Here’s an example haskell app which shows this in action. First of all we need to import various bits:

import System.Posix.Types
import System.Posix.Process
import System.Posix.IO
import System.IO
import Network.Socket
import System( getArgs, getProgName )
import Foreign.C.Types

Next we have a “main” function which distinguishes between “the first run” and “the second run” (ie. after re-exec’ing) by the presence of command line arguments:

main  :: IO ()
main = do
  args < - getArgs
  case args of
    [] -> firsttime
    [ file_fd, net_fd ] -> reuse (read file_fd) (read net_fd)

The first time we run, we open a network connection to http://example.com and we also open a disk file for writing. We then re-exec the current process to start over again, but also pass the disk file fd as the first command line argument, and the network socket fd as the second argument. Both are just integers:

firsttime :: IO ()
firsttime = do 
  -- Open a file, grab its fd
  Fd file_fd < - handleToFd =<< openFile "/tmp/some-file" WriteMode
 
  -- Open a socket, grab its fd
  socket <- socket AF_INET Stream defaultProtocol 
  addr <- inet_addr "208.77.188.166" -- example.com
  connect socket (SockAddrInet 80 addr)
  send socket "GET / HTTP/1.0\n\n"
  let net_fd = fdSocket socket
 
  -- rexec ourselves
  pn <- getProgName
  putStrLn $ "Now re-execing as " ++ pn ++ " " ++ show file_fd ++ " " ++ show net_fd
  executeFile ("./" ++ pn) False [ show file_fd, show net_fd ] Nothing

The second time we run, we pick up these two file descriptors and proceed to use them. In this code, we read an HTTP response from the network connection and write it to the disk file.

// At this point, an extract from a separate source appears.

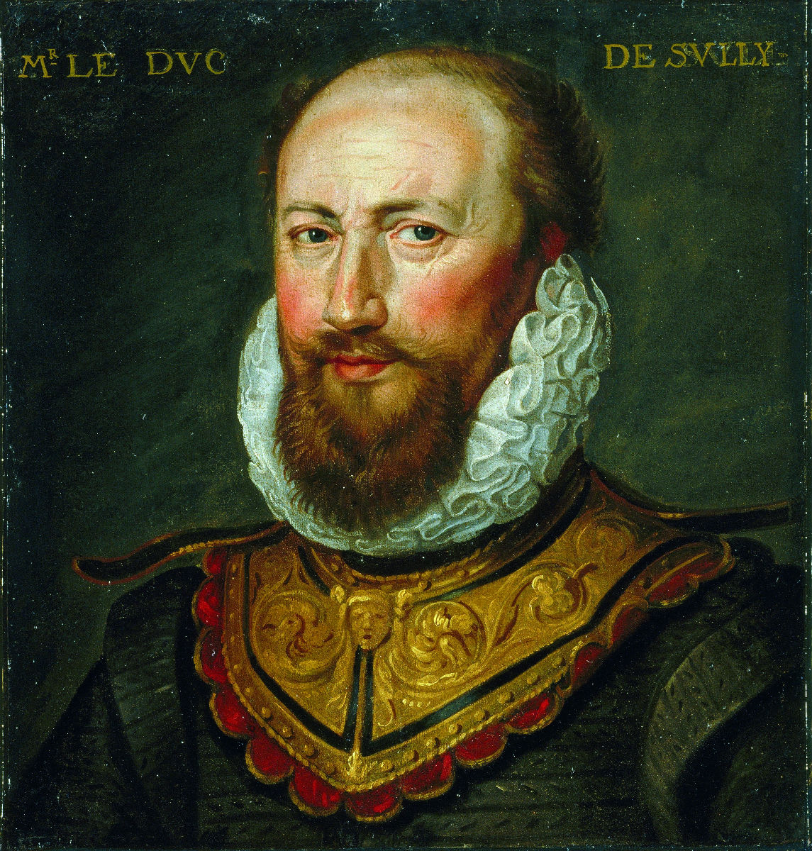 Maximilien de Béthune (1559-1641), duc de Sully. Peinture, école française du XVIe s., musée des beaux-arts de Blois.

reuse :: CInt -> CInt -> IO ()
reuse file_fd net_fd = do
  putStrLn $ "Hello again, I've been re-execd!"
 
  putStrLn $ "Using fd " ++ show net_fd ++ " as a network connection"
  socket < - mkSocket net_fd AF_INET Stream defaultProtocol Connected
  msg <- recv socket 100
 
  putStrLn $ "Using fd " ++ show file_fd ++ " as an output file"
  h <- fdToHandle (Fd file_fd)
  hPutStrLn h $ "Got this from network: " ++ msg
 
  hClose h
  sClose socket  
 
  putStrLn "Now look in /tmp/some-file"

.. and we end up with the file containing text retrieved from a network connection which was made in a previous life. It is a curious and useful technique. But I find it interesting because it made me realise that I usually think of a “unix process” as being the same thing as “an instance of grep” or “an instance of emacs”. But a process can change its skin many times during its lifetime. It can “become” many different creatures by exec()ing many times, and it can keep the same file descriptors throughout. I’ve only ever seen exec() paired with a fork() call before, but that’s just one way to use it.